C++, Java (and .NET wrapper) versions are available

Features

Key features/functionality of RFA are summarised below

Configuration

Uses a Configuration database that can be populated

·         programmatically

·         from a flat-file

·         from Windows Registry (C++ Windows version)

·         from an XML file (Java version - using Java Preferences API)

Configuration classes allow the reading of config data to be used within an RFA application. Configuration values fall into two main categories

·         API configuration – Transport and API level (e.g. connection type, hostname, threading, retry, queue)

·         Application configuration – Application related (e.g. RIC codes, username, runtime parameters)

The RFA Java version supports the use of System and User trees for storing Common and User-specific config values respectively.

Event model

RFA uses an asynchronous event mechanism – which requires the developer to register and implement event-based clients to handle events. Depending on the version of RFA the type of events varies e.g.
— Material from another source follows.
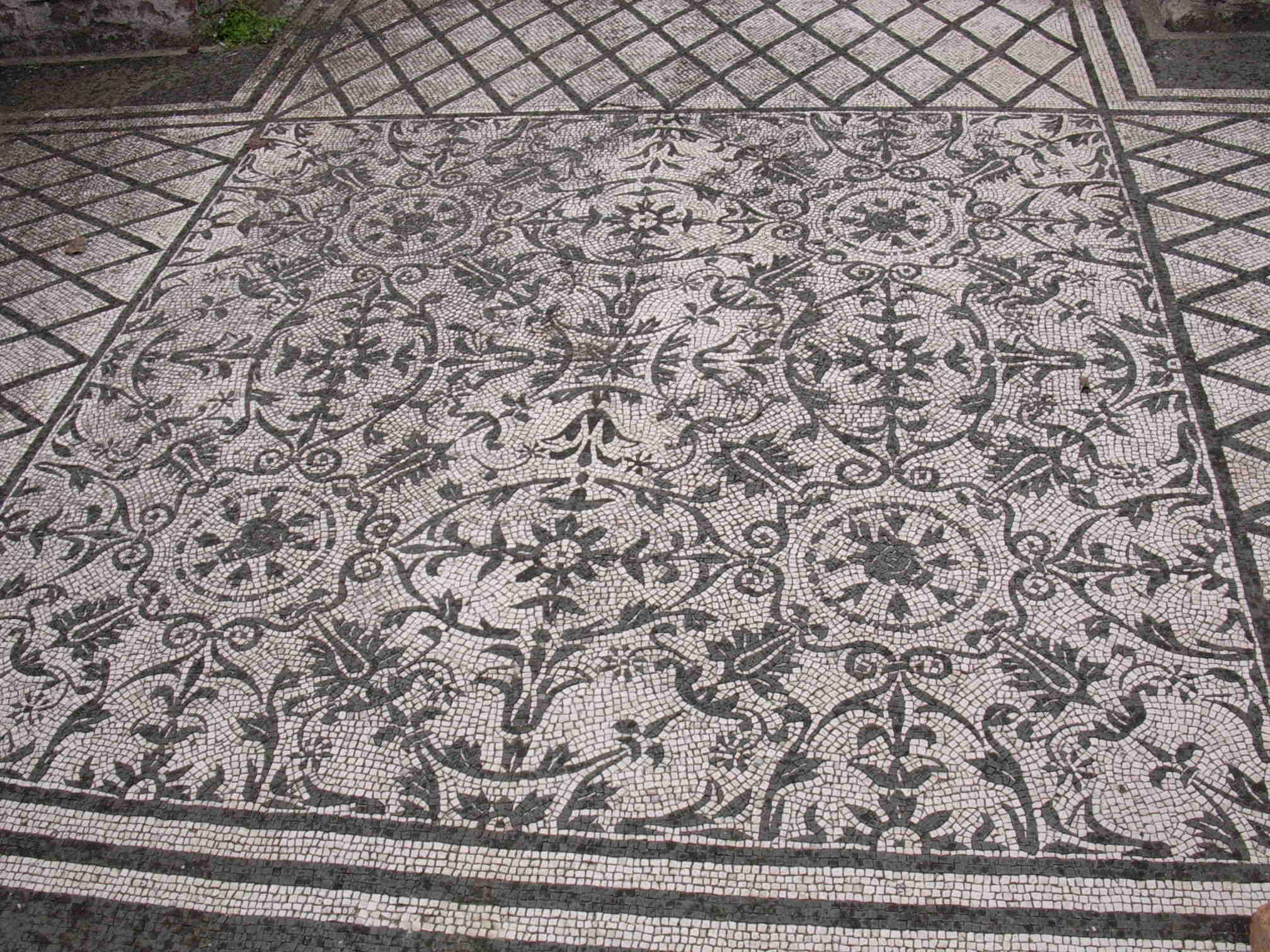 Mosaiques de l'hospitalia Auteur:Guilhem dulous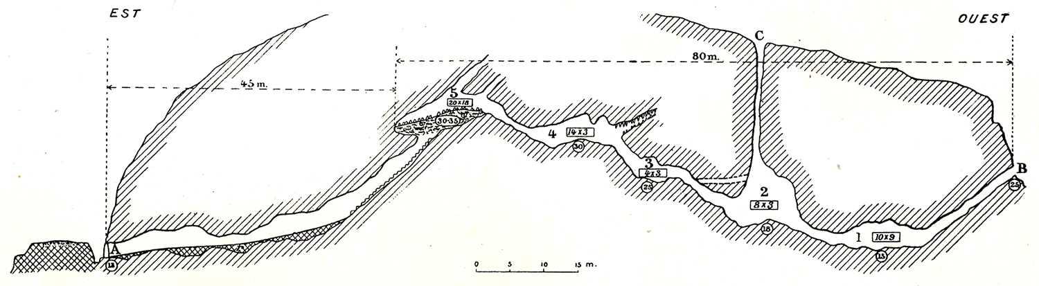 Coupe longitudinale de la Grande Caverne d'Engihoul avec gisement en 5 d'Ursus speleus, fouillé par M. le professeur J. Fraipont. A - Entrée orientale à la base de la muraille rocheuse du ravin d'Engihoul, à 13 m au-dessus de la Meuse. Le sol de ce passage a modifié B - Entrée occidentale formée de deux couloirs dont l'un était fermé par le magasin à poudre de la carrière, en 1910. C - Sommet de cheminée. 1 - Salle la plus basse (10 m plus bas que l'entrée), de 10 m L x 9 m l. 2 - Salle de la Lune de 8 m L x 3 m l. Son nom lui a été donné par M. Doudou en raison de l'effet lumineux donné par le sommet de la cheminée de la diaclase qui débouche au sommet du massif. 3 - Salle des Nutons, 4 m L x 3 m l, avec la Galerie des Stalactites, couloir ascendant vers l'ouest totalement obstrué par les concrétions. 4 - Salle du Cône, 14 m L x 3 m l, ainsi nommé par le cône régulier formé au plafond par la masse rocheuse. 5 - Grande salle, 20 m L x 18 m l x 3 à 4 m h, avec deux cheminées obliques à l'aplomb desquelles se trouvent la plus grande épaisseur de dépôts meubles contenant des ossements (probable charnier d'une soixantaine d'ours et d'une cinquantaine de sangliers, formé par la pénétration des eaux de surface qui ont périodiquement submergé les cavités souterraines).

For the OMM based interface, the developer processes event types including:

·         Connection state

·         Item – which encapsulates a message containing data, status and acknowledgements

·         Command Errors – e.g. invalid command submitted

·         API Logging

Data request and response

Using the OMM interface requires a slightly different process:

·         Loading Configuration

·         Create Event Queue

·         Create Logger and register interest Logger events

·         Create OMM Consumer

·         Register Interest in Connection and Error events

·         Load Dictionary

·         Create and submit Login request message to the server

·         Create and send data item request message to the server

·         Processing incoming events listed above (under Event model)

Data and Transport Protocol

The strategic OMM interface supports the more efficient binary encoded Wire Format. Combined with the hierarchical container-based flexibility of OMM, this allows us to support richer content such as Full Depth Order books, Yield Curves and custom data models whilst delivering considerably greater throughput and lower latency.  

Use cases

Commonly used to Stream or snap real-time data records, as well as Timeseries(TS1) data and ANSI pages. Also used for publishing Streaming real-time data, as well as Contributing data internally or externally.

Pros/Cons

Pros include:

·         Lower level, message-based

·         Improved Flexibility over Legacy APIs

·         OMM interface can consume newer richer data content available such as Full-depth Order Books

·         OMM interface can publish newer richer data content such as Yield Curves, Full Depth Order Books and other custom defined data models

·         Improved Performance compared to Legacy APIs

Cons include:

·         Requires deployed or managed RTDS infrastructure (TREP)

·         Feature complete does not support more recent or future RTDS(TREP) functionality

·         Cannot connect to Cloud-based data sources

·         Cannot contribute to cloud-based Contributions Channel

 

This document should be read in conjunction with the linked Articles (see the upper right-hand side) - namely 'Choosing your Real-Time Streaming API' as well as any relevant Migration notes.